In the early 20th century, scientists proposed morphine injections, liniments including chloroform, and preparations that included aspirin for the pain of a gout attack. A high dose of a salicylate drug also helped the body to excrete uric acid, but it had significant side effects.

Researchers found that phenoquin or cinchophen worked as an alternative to aspirin, but risked vomiting and severe liver poisoning. In 1932, Martindale still supported the idea of purging the system, even though the ancient humoral theory had vanished: “A bacterial toxin is the primary factor. Adequate removal of the intestinal contents at the commencement of the attack will reduce the symptoms.”

Non-steroidal anti-inflammatory drugs recommended for gout have included phenylbutazone (since the 1950s), indo-metacin (1960s), propionic acid deriv-atives, such as naproxen and piroxicam (1970s), and diclofenac (1980s).

To prevent gout, scientists worked on treatments, such as probenecid and sulfinpyrazone, which successfully increased the amount of uric acid excreted. The major breakthrough was allopurinol, an enzyme (xanthine oxidase) inhibitor that limits the body’s production of uric acid.

George Hitchings and Gertrude Elion were awarded the 1988 Nobel prize in medicine for their work in its development. It is now the most frequently used uric acid lowering drug.
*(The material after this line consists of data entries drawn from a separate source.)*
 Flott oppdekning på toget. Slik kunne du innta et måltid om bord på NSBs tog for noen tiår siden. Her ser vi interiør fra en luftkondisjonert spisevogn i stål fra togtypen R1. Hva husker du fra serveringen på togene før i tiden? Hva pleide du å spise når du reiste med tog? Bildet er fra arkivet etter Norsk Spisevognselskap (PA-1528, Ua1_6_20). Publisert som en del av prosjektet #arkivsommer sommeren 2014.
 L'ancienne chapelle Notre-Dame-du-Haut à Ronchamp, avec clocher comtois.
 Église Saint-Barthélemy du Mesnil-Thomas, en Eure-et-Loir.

In May 2008, febuxostat was the first new type of gout medicine in four decades to receive EU marketing authorisation. Soon to be launched, it works as a selective xanthine oxidase inhibitor, lowering the levels of uric acid in the body so that crystals cannot form.

Effective drugs to lower uric acid levels in the bloodstream (whether by flushing it out or limiting its production) means that tophi are now rarely seen. However, the stereotypical 18th century overindulgent gout sufferer has a basis in today’s science.
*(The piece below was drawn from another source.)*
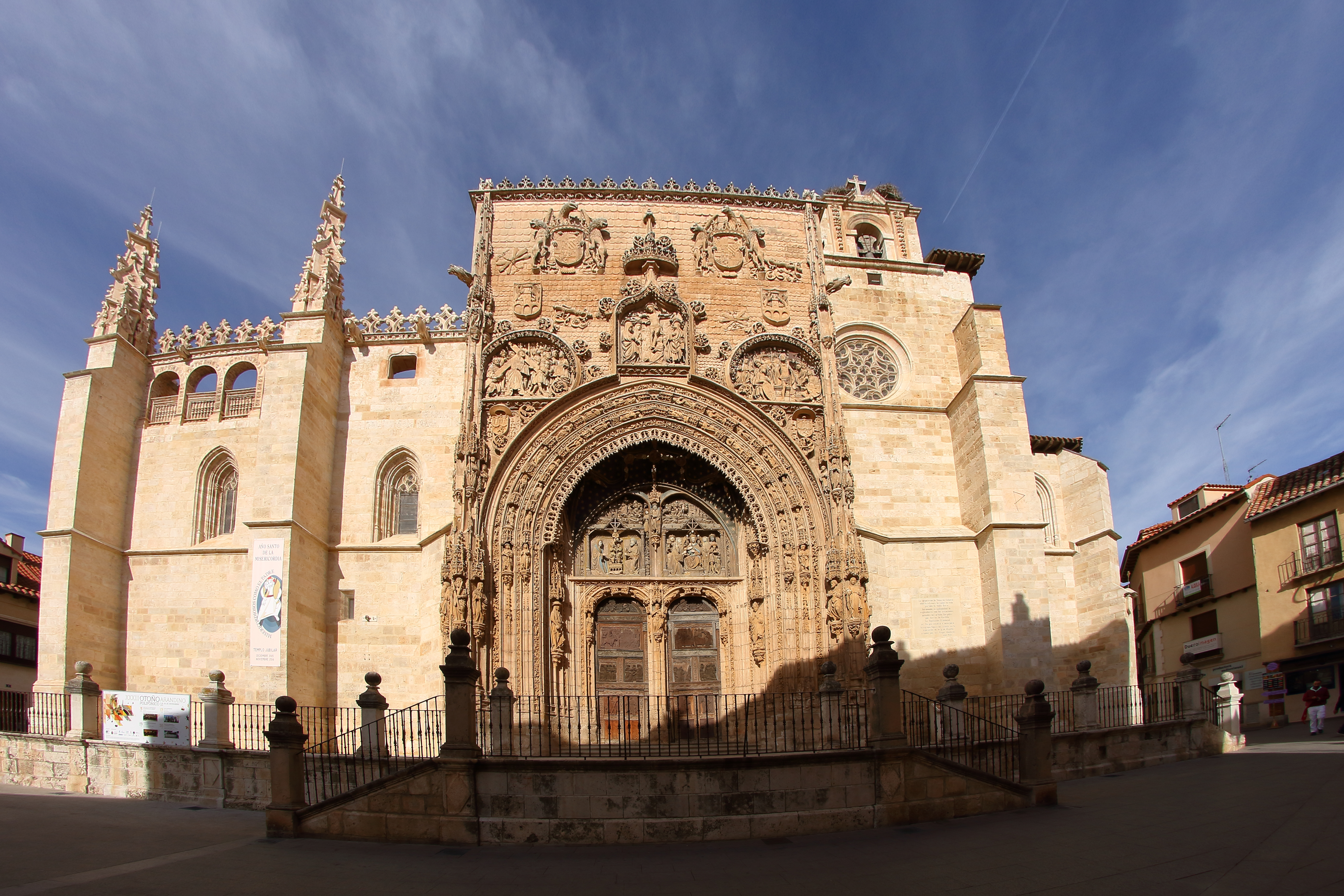 Aranda de Duero, Iglesia de Santa María la Real, fachada principal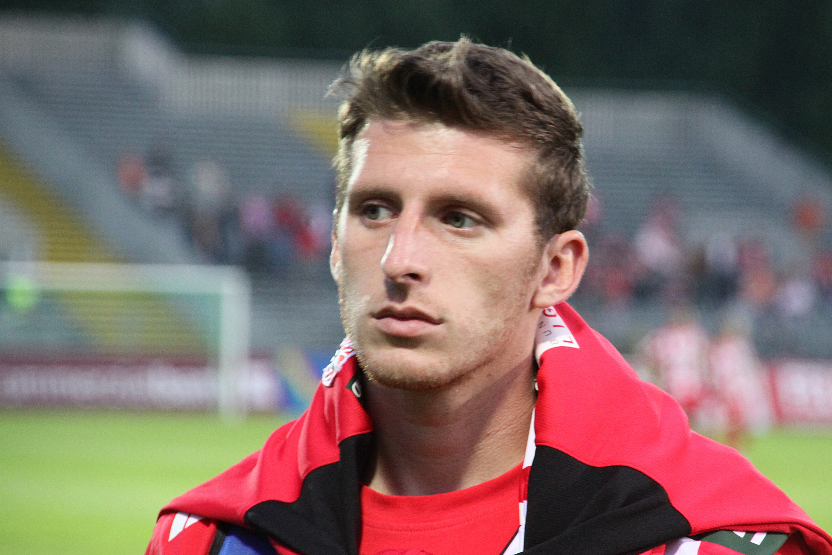 Patrick Osoinik – SV Kapfenberg

Purines present in meat, seafood and some alcoholic drinks increase the build-up of uric acid. Inherited gout is due to a purine enzyme deficiency, so that the patient’s body does not process this chemical effectively.

Recent medical research has also confirmed that darker coloured alcoholic drinks, such as port, claret and porter, which were popular in the 1700s, are more likely to trigger acute attacks.

Although the learned references may not be familiar, Reverend Sydney Smith’s advice to gout patients in 1829 does not seem out of place today: “The sufferer must enter into a solemn pact with his stomach to relinquish all serious flirtation with the sirens of the kitchen and the houris of the wine cellar.”